Orientação predominante: Direita Conservadora.

COLÔMBIA — DIREITA

Após o governo de Gustavo Petro, a Colômbia escolheu um presidente de perfil conservador.

A nova administração promete endurecer o combate ao narcotráfico, incentivar investimentos privados e fortalecer a segurança pública.

Orientação predominante: Direita.

EQUADOR — CENTRO-DIREITA

Daniel Noboa governa o Equador com forte foco no combate às organizações criminosas.

Seu governo combina políticas econômicas liberais com ações rigorosas de segurança pública.

Orientação predominante: Centro-direita.

GUIANA — CENTRO-ESQUERDA

A Guiana mantém um governo de centro-esquerda, mas com forte incentivo à exploração do petróleo e parcerias com empresas internacionais.

Os recursos do petróleo financiam programas sociais e grandes obras de infraestrutura.

Orientação predominante: Centro-esquerda.

PARAGUAI — CENTRO-DIREITA

O Paraguai permanece governado pelo Partido Colorado.

O governo defende responsabilidade fiscal, fortalecimento do agronegócio, investimentos privados e posições conservadoras em temas sociais.

Orientação predominante: Centro-direita.

PERU — DIREITA

O Peru passou por mais uma mudança política com a eleição de uma presidente identificada com a direita conservadora.

As prioridades do novo governo são estabilidade econômica, fortalecimento da segurança pública e incentivo aos investimentos.

Orientação predominante: Direita.

SURINAME — CENTRO-ESQUERDA

O Suriname possui um governo de centro-esquerda, que busca conciliar responsabilidade fiscal, programas sociais e o desenvolvimento da indústria do petróleo.

Orientação predominante: Centro-esquerda.

URUGUAI — CENTRO-ESQUERDA

O Uruguai continua sendo governado pela Frente Ampla.

Seu governo mantém políticas sociais, equilíbrio fiscal e diálogo constante com o setor produtivo, sendo considerado uma das esquerdas mais moderadas da América Latina.

Orientação predominante: Centro-esquerda.

VENEZUELA — ESQUERDA CHAVISTA

A Venezuela continua sendo governada pelo chavismo.

O país permanece enfrentando dificuldades econômicas, isolamento internacional e fortes críticas relacionadas ao funcionamento de suas instituições democráticas.

Orientação predominante: Esquerda Chavista.

O QUE EXPLICA O AVANÇO DA DIREITA?

O fortalecimento da direita na América do Sul não ocorre apenas por razões ideológicas.

A insegurança pública, o crescimento do narcotráfico, a inflação, o baixo crescimento econômico e o desgaste de governos progressistas contribuíram para a eleição de candidatos conservadores em diversos países.

Ao mesmo tempo, cresce entre parte do eleitorado a defesa de governos que prometem maior rigor no combate ao crime, redução do tamanho do Estado e incentivo ao setor privado.

UM CONTINENTE EM TRANSIÇÃO

A América do Sul vive um dos períodos de maior transformação política das últimas décadas.

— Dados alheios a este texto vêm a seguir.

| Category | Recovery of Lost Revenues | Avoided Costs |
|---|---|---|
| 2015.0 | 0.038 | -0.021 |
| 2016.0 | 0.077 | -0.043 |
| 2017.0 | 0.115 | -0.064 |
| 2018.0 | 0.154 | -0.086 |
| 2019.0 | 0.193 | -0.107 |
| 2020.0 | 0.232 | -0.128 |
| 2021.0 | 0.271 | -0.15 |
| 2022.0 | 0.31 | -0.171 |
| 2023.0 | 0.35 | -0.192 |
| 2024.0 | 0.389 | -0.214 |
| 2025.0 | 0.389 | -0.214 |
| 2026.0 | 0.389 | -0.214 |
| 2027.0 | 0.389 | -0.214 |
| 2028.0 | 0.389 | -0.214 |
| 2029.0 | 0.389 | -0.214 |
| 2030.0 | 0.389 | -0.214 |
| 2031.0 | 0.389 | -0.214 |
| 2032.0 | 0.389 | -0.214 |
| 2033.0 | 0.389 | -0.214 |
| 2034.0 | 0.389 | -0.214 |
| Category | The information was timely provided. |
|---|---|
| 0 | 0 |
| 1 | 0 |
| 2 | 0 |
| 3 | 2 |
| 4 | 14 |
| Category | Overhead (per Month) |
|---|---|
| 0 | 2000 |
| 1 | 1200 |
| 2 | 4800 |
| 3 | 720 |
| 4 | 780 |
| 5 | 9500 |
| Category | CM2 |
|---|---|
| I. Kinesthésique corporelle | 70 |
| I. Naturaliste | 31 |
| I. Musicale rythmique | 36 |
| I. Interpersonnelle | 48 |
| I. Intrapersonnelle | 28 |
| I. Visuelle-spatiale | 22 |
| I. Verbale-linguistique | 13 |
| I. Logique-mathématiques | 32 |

A direita ampliou sua presença e hoje governa a maioria dos países da região. Entretanto, importantes nações, como Brasil, Uruguai, Guiana, Suriname e Venezuela, continuam sob governos de esquerda ou centro-esquerda.

As próximas eleições presidenciais poderão alterar novamente esse equilíbrio, demonstrando que a política latino-americana permanece dinâmica e sujeita a rápidas mudanças.

Mais do que uma disputa entre esquerda e direita, a região enfrenta desafios comuns: crescimento econômico, combate à pobreza, fortalecimento das instituições democráticas, segurança pública e enfrentamento do crime organizado.

Independentemente da orientação ideológica dos governos, esses temas continuarão sendo decisivos para o futuro da América Latina.